Em certo momento, a senhora vestida de branco começou a pedir penitência e oração. Também recomendou que se beijasse a terra em reparação aos pecados da humanidade, o que Bernadette e seus seguidores adotaram como prática. As aparições se davam de forma regular, atraindo centenas e mais centenas de peregrinos e curiosos de toda a França.
A água da gruta
Em certo momento, no entanto, o choque. Numa das aparições, Nossa Senhora ordenou que a menina cavasse um buraco na gruta, e bebesse da água que dali brotasse. Ela assim procedeu, e depois de um tempo reparou que um filete sujo de lama escorria do chão. Por três vezes tentou beber, mas somente na quarta conseguiu, tamanha a sujeira da fonte. Em seguida lavou a cara com a água lodosa conforme a aparição lhe mandava.

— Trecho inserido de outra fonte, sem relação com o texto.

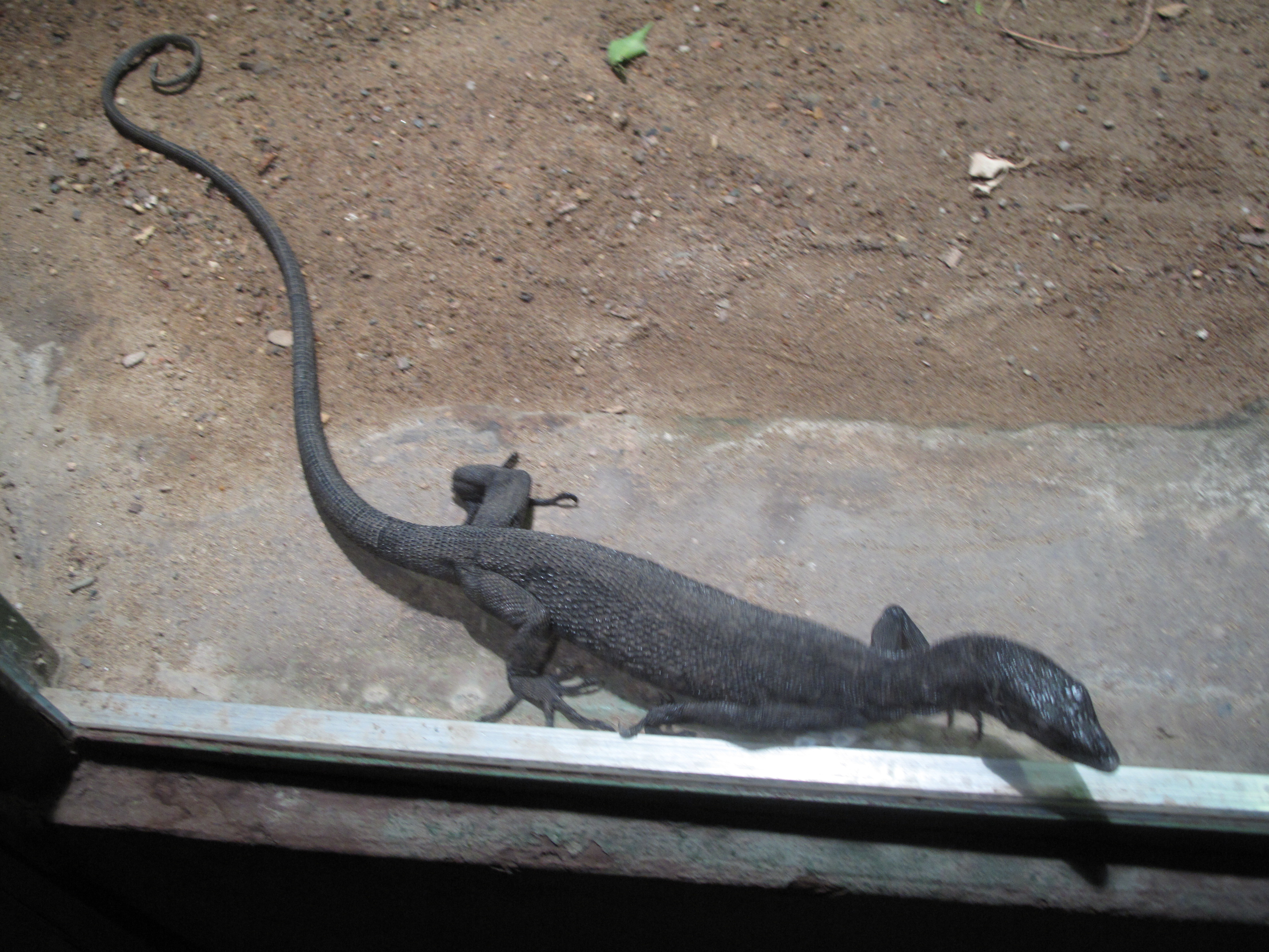 Zoo Praha

Os moradores começaram a pensar que Bernadette enlouquecera. Ela, no entanto, insistia que todos os doentes que bebessem com fé daquela fonte seriam curados. Para a surpresa geral, o que era um filete imundo de lodo se tornou uma fonte límpida e abundante. Não tardou para que as primeiras curas começassem a ocorrer, e assim a multidão de peregrinos se avolumou até alcançar a casa dos milhares.
Construam uma capela!
Na décima terceira aparição, a mulher instruiu Bernadette para que pedisse ao pároco a construção de uma capela naquele lugar, que deveria servir de centro de peregrinação. Ao questionar o nome da aparição, a pobre menina apenas respondia: “ela não me diz”. O sacerdote, irritado com a situação que vinha ocorrendo, afirmou que só construiria a bendita capela quando a mulher falasse seu nome.
Foi na festa da Anunciação, em 25 de março que a Virgem Santíssima finalmente revelou sua identidade. “Que soy era Immaculada Councepciou”, Eu sou a Imaculada Conceição. De fato, o dogma da Imaculada havia sido recentemente promulgado, e Bernadette, camponesa e iletrada, desconhecia tanto o significado das palavras quanto o recente dogma.

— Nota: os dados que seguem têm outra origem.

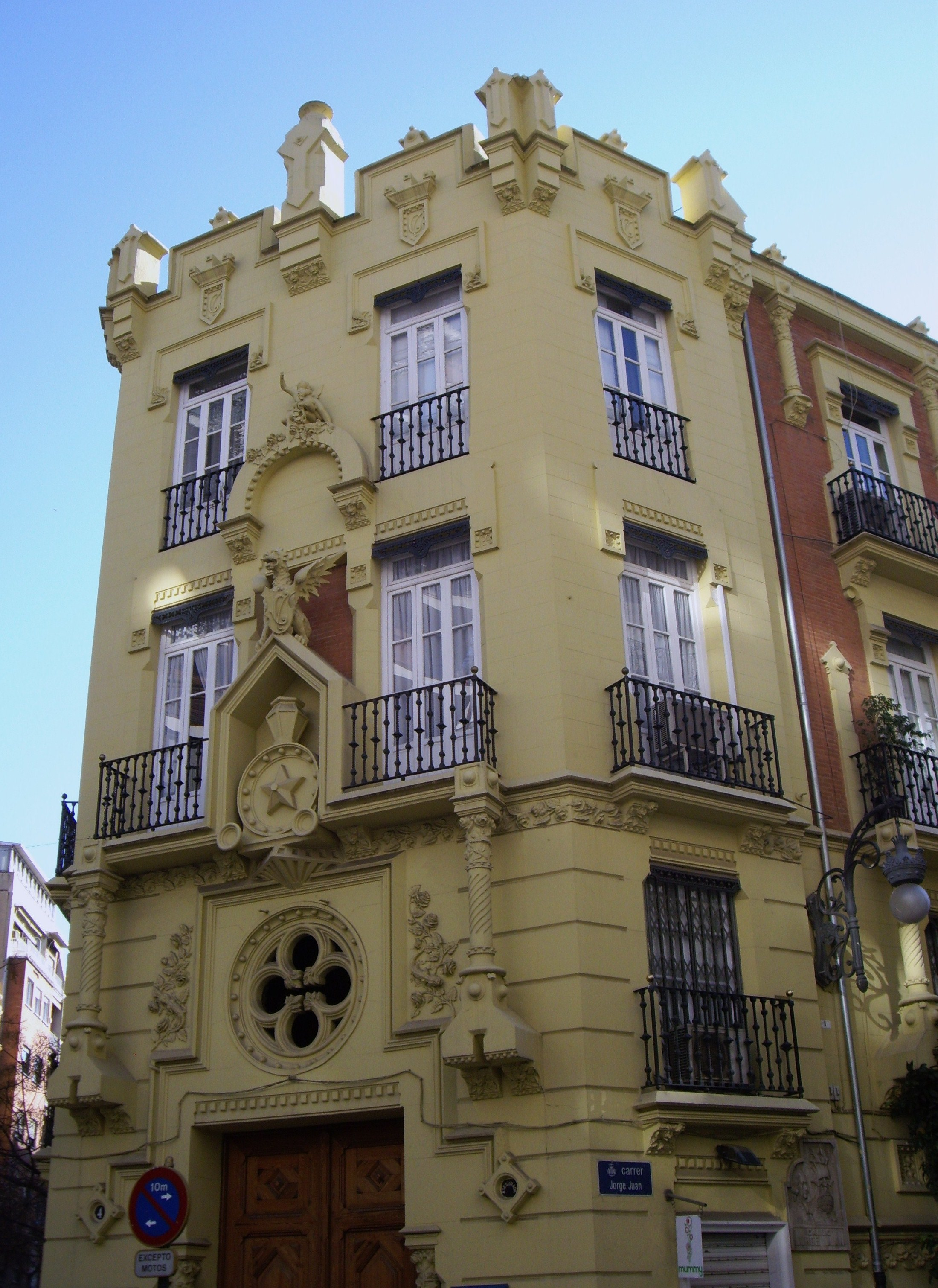 Edifici o casa dels Dracs, València.

Dessa forma, quando a menina revelou ao padre o nome da mulher, ele não pôde conter as lágrimas.
“Tem certeza, minha filha? Ela não falou que é a Virgem Maria, ou que é a Mãe de Deus, ou algo assim?”

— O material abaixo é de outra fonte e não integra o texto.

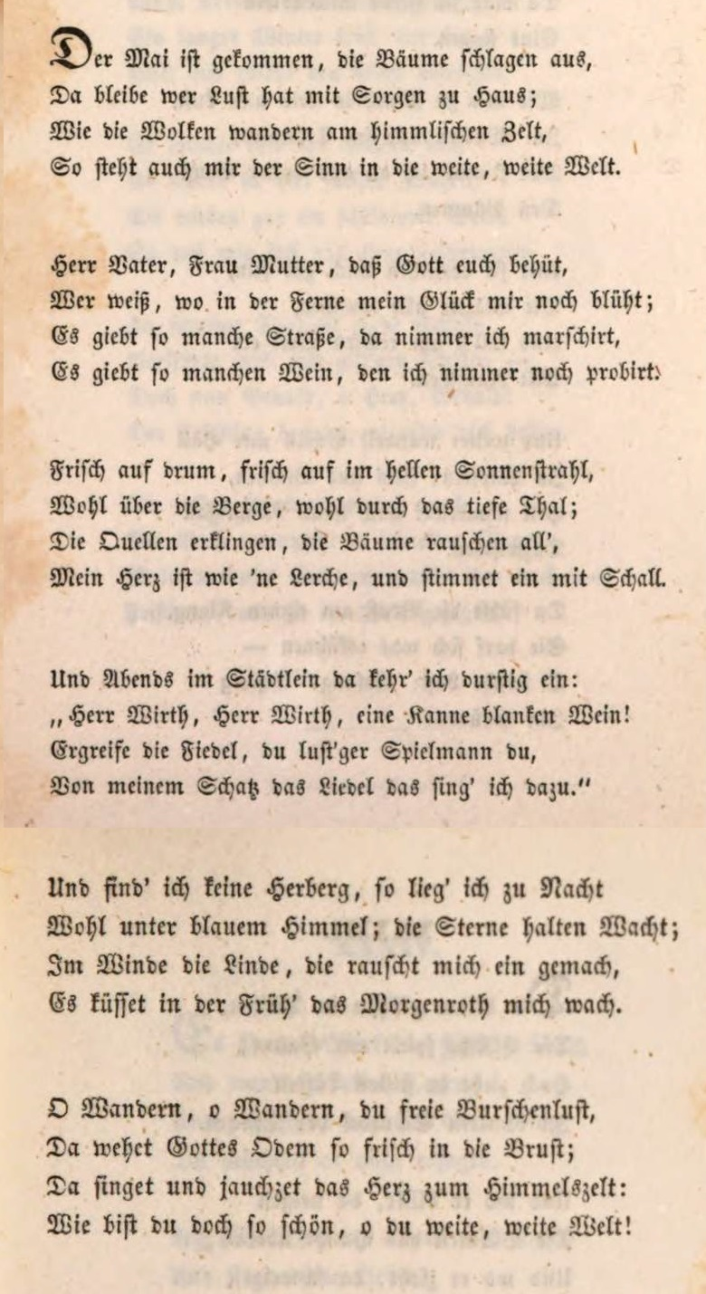 Der Mai ist gekommen - Druckfassung 1848

“Não. Ela disse que é a Imaculada Conceição.”
Diante de tamanha evidência, o padre não pôde fazer nada além de acreditar. Conforme o pedido da Virgem, a capela foi erguida, e se tornou hoje um dos santuários mais visitados em todo o mundo.
O segredo de Lourdes
Frequentemente vemos, nas aparições de Nossa Senhora, a revelação de segredos. Em Lourdes, três deles também foram ditos, mas santa Bernadette jamais os compartilhou com quem quer que fosse. Viveu como uma simples freira num convento, as vezes enfrentando a chacota daqueles que não acreditavam nela. Veio a morrer muito jovem, apenas aos 35 anos.
As pessoas se perguntam o sentido de Lourdes, e a resposta está na pequena Bernadette. Lourdes demonstra que é pela humildade que alcançaremos a santidade. Foi a mão auxiliadora de Nossa Senhora que fez aquela jovenzinha tornar-se santa e esse convite estende-se universalmente a todos os filhos de Deus: Nos agarrando à bondade maternal da Virgem Maria, poderemos, com a graça de Deus, nos assemelharmos àquela pobre menina do interior da França.
Lourdes é um apelo a um mundo materialista, caótico e desordenado. Se existe um segredo, não só destinado a essa cidade, mas a todos os lugares e épocas é a vida exemplar – humilde e igualmente feliz – de santa Bernadette Soubirous.